Quote all lines below exactly. Images stay out.

## [The data]
----

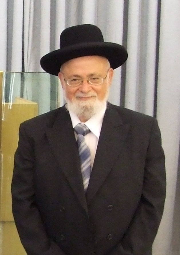 תמונתו של הרב ציון אלגרבלי
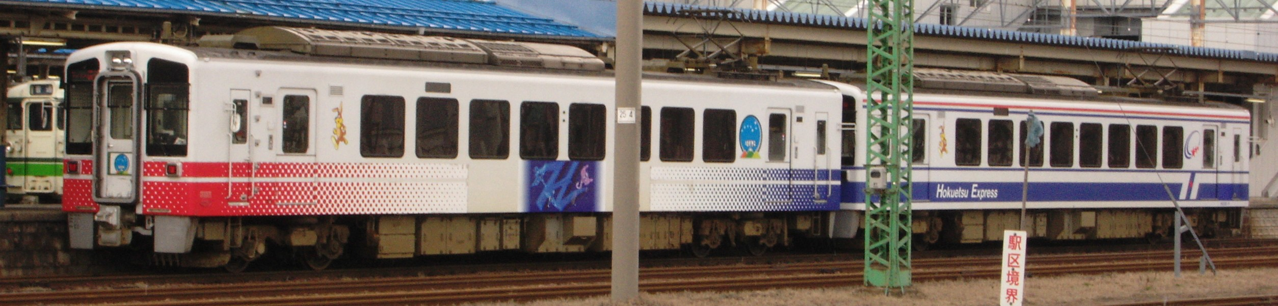 北越急行HK100形電車
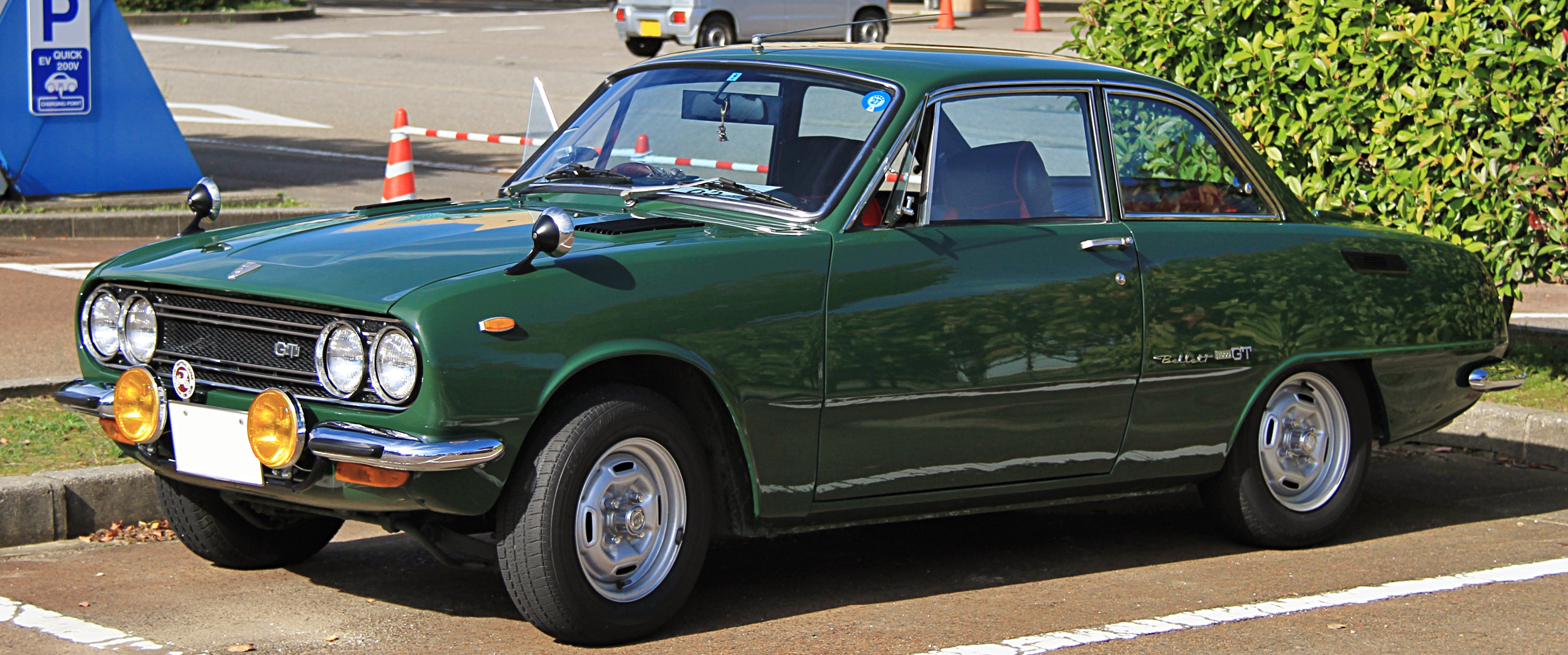 Isuzu Bellett

----

## [Result below]
 תמונתו של הרב ציון אלגרבלי
 北越急行HK100形電車
 Isuzu Bellett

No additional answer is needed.